The problem is that Auth0 currently has custom database templates for working with ASP.NET Membership Provider (MVC3 Universal Providers, and MVC4 Simple Membership) database, but not ASP.NET Core Identity. Since I don't know exactly how to code the Password Hashing necessary to be compatible with my ASP.NET Core Identity database, this is a big problem.

Does anyone have an example of Auth0 custom database scripts for working with an existing ASP.NET Core Identity database? Or, at least the hashing algorithm used to code it myself?

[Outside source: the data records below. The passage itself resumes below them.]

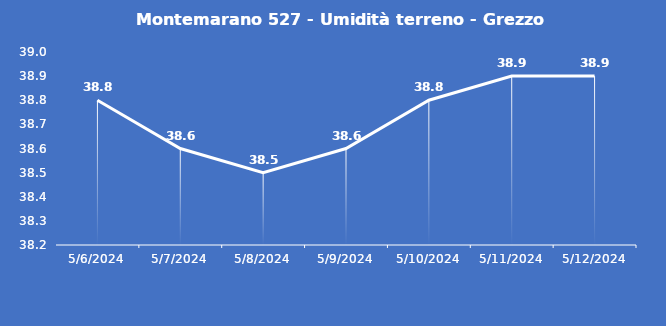
| Category | Montemarano 527 - Umidità terreno - Grezzo (%VWC) |
|---|---|
| 5/6/24 | 38.8 |
| 5/7/24 | 38.6 |
| 5/8/24 | 38.5 |
| 5/9/24 | 38.6 |
| 5/10/24 | 38.8 |
| 5/11/24 | 38.9 |
| 5/12/24 | 38.9 |
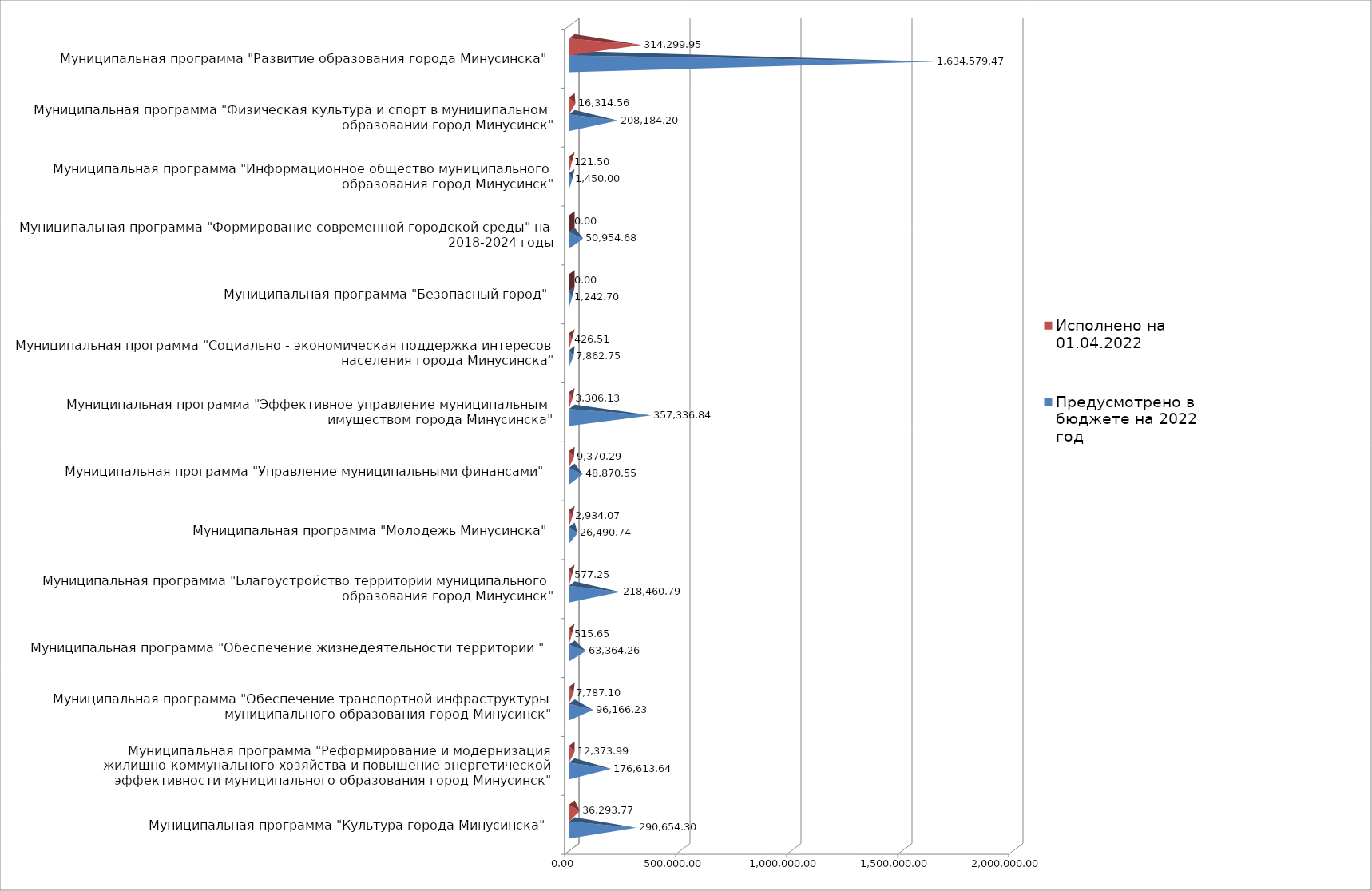
| Category | Предусмотрено в бюджете на 2022 год | Исполнено на 01.04.2022 |
|---|---|---|
| Муниципальная программа "Культура города Минусинска" | 290654.3 | 36293.77 |
| Муниципальная программа "Реформирование и модернизация жилищно-коммунального хозяйства и повышение энергетической эффективности муниципального образования город Минусинск" | 176613.64 | 12373.99 |
| Муниципальная программа "Обеспечение транспортной инфраструктуры муниципального образования город Минусинск" | 96166.23 | 7787.1 |
| Муниципальная программа "Обеспечение жизнедеятельности территории " | 63364.26 | 515.65 |
| Муниципальная программа "Благоустройство территории муниципального образования город Минусинск" | 218460.79 | 577.25 |
| Муниципальная программа "Молодежь Минусинска" | 26490.74 | 2934.07 |
| Муниципальная программа "Управление муниципальными финансами" | 48870.55 | 9370.29 |
| Муниципальная программа "Эффективное управление муниципальным имуществом города Минусинска" | 357336.84 | 3306.13 |
| Муниципальная программа "Социально - экономическая поддержка интересов населения города Минусинска" | 7862.75 | 426.51 |
| Муниципальная программа "Безопасный город" | 1242.7 | 0 |
| Муниципальная программа "Формирование современной городской среды" на 2018-2024 годы | 50954.68 | 0 |
| Муниципальная программа "Информационное общество муниципального образования город Минусинск" | 1450 | 121.5 |
| Муниципальная программа "Физическая культура и спорт в муниципальном образовании город Минусинск" | 208184.2 | 16314.56 |
| Муниципальная программа "Развитие образования города Минусинска" | 1634579.47 | 314299.95 |

For more info, the ASP.NET Core Identity database has a AspNetUsers table with the following columns that would be of interest for this integration:

  • Id (PK, nvarchar, not null)
  • Email (nvarchar, null)
  • PasswordHash (nvarchar, null)
  • SecurityStamp (nvarchar, null)
  • UserName (nvarchar, not null)

Just to be clear, I'm asking about how to setup the Custom Database scripts within the Auth0 configurations written in JavaScript; not the ASP.NET web app code. The web app is pretty straight forward according to the docs to get setup. It's just the Auth0 built-in custom database templates don't include an example to use for the ASP.NET Core Identity database schema and password hashing.

Any help would be greatly appreciated!

1
asp.netazureauthenticationasp.net-identityauth0

1 Answers

3
votes

You need to figure out the hashing algorithm used and modify the scripts they have in the templates, using the Auth0 documentation too, to get it correct. You can find code for the algorithm in the aspnet-identity-pw project.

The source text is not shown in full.